> RECORDS TO USE
+++++
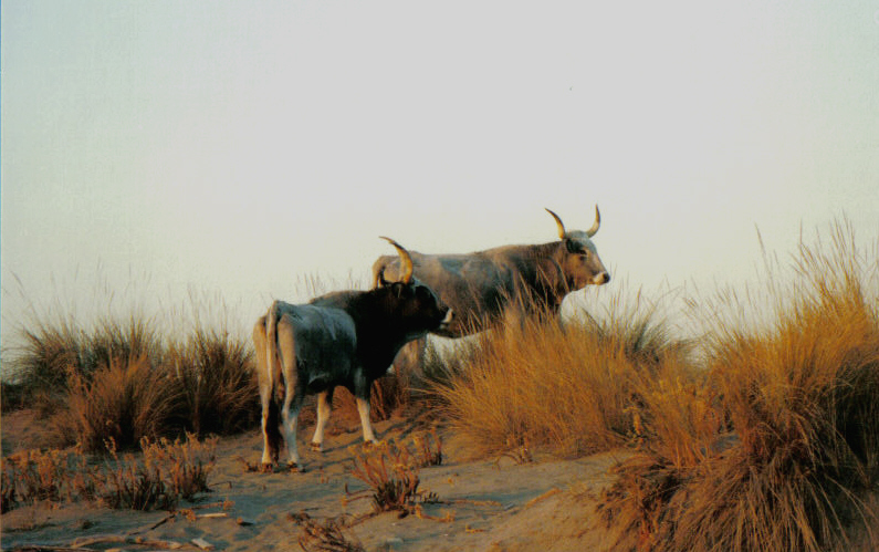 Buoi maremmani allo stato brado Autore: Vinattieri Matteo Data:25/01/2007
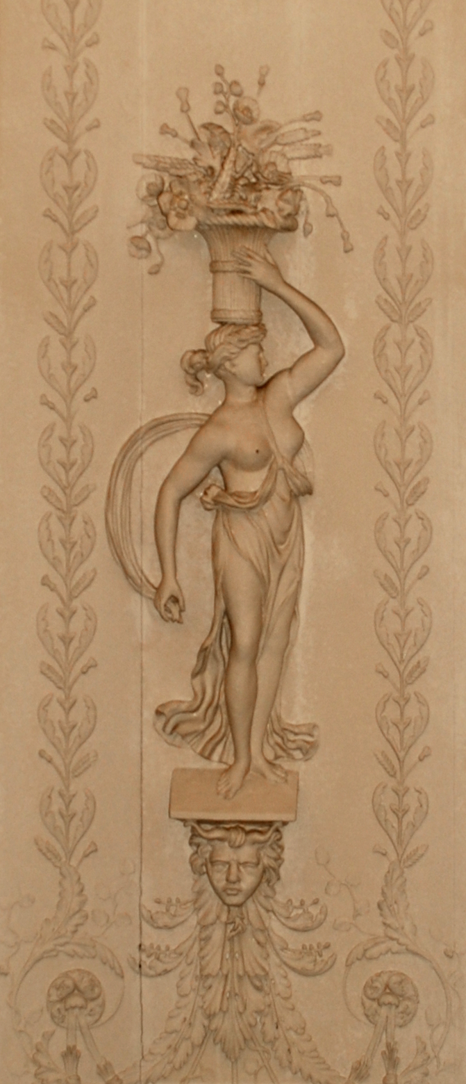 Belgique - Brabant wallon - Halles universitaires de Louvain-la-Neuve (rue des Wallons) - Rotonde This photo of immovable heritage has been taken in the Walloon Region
+++++
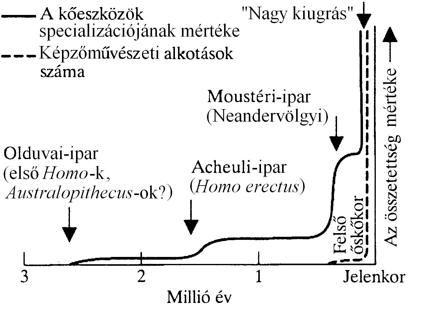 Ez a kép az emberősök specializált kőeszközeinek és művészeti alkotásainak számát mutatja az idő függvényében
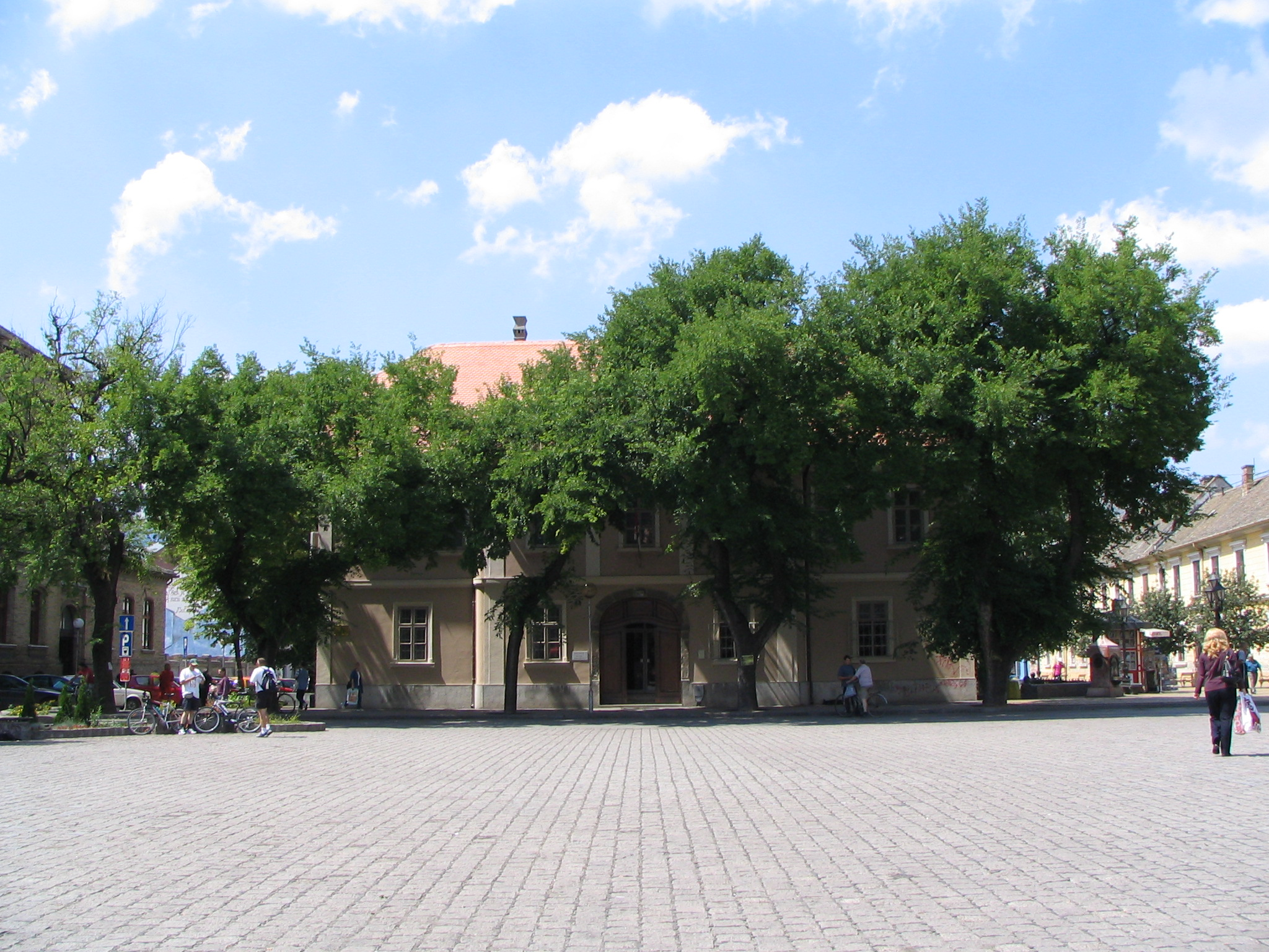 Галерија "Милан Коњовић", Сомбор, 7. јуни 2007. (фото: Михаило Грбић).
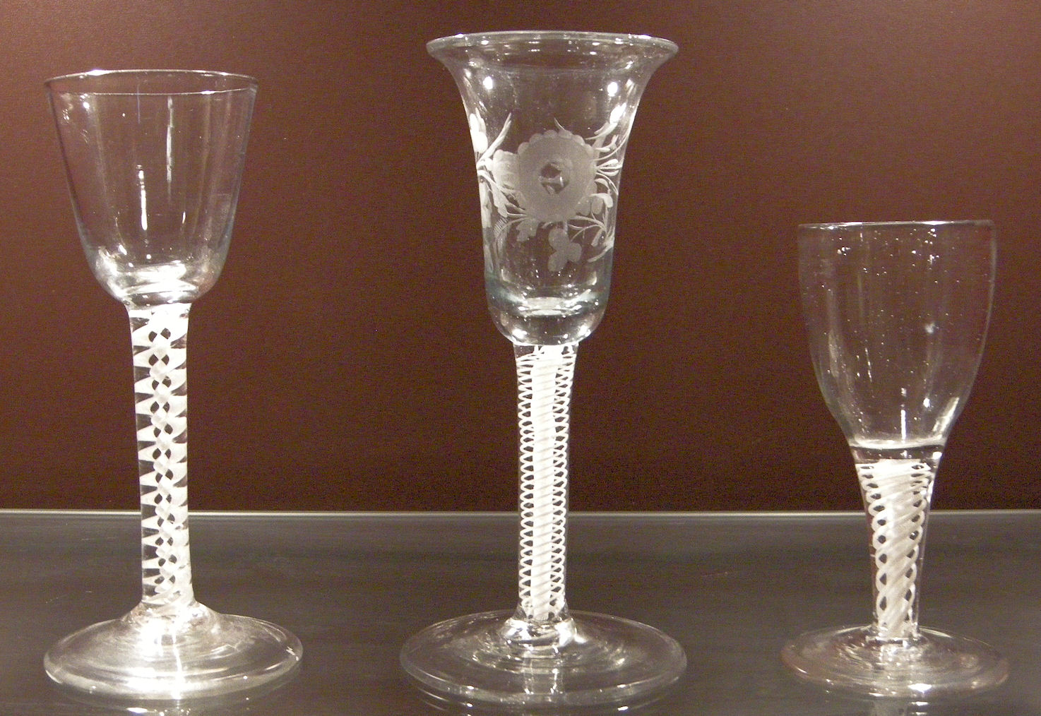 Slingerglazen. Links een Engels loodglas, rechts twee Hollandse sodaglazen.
+++++
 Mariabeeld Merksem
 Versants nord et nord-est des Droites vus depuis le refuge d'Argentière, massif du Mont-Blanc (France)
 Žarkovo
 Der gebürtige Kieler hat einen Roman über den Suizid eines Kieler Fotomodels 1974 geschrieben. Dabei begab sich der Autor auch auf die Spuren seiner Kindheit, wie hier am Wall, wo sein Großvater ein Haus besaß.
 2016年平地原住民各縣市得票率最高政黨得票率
+++++
> AIM OF THE TASK
Taking the records above, retype every line from the one with "Versants nord et" down to the one with "2016年平地原住民各縣市得票率最高政黨得票率", exactly and with nothing else.

> OUTPUT OF THE TASK
 Versants nord et nord-est des Droites vus depuis le refuge d'Argentière, massif du Mont-Blanc (France)
 Žarkovo
 Der gebürtige Kieler hat einen Roman über den Suizid eines Kieler Fotomodels 1974 geschrieben. Dabei begab sich der Autor auch auf die Spuren seiner Kindheit, wie hier am Wall, wo sein Großvater ein Haus besaß.
 2016年平地原住民各縣市得票率最高政黨得票率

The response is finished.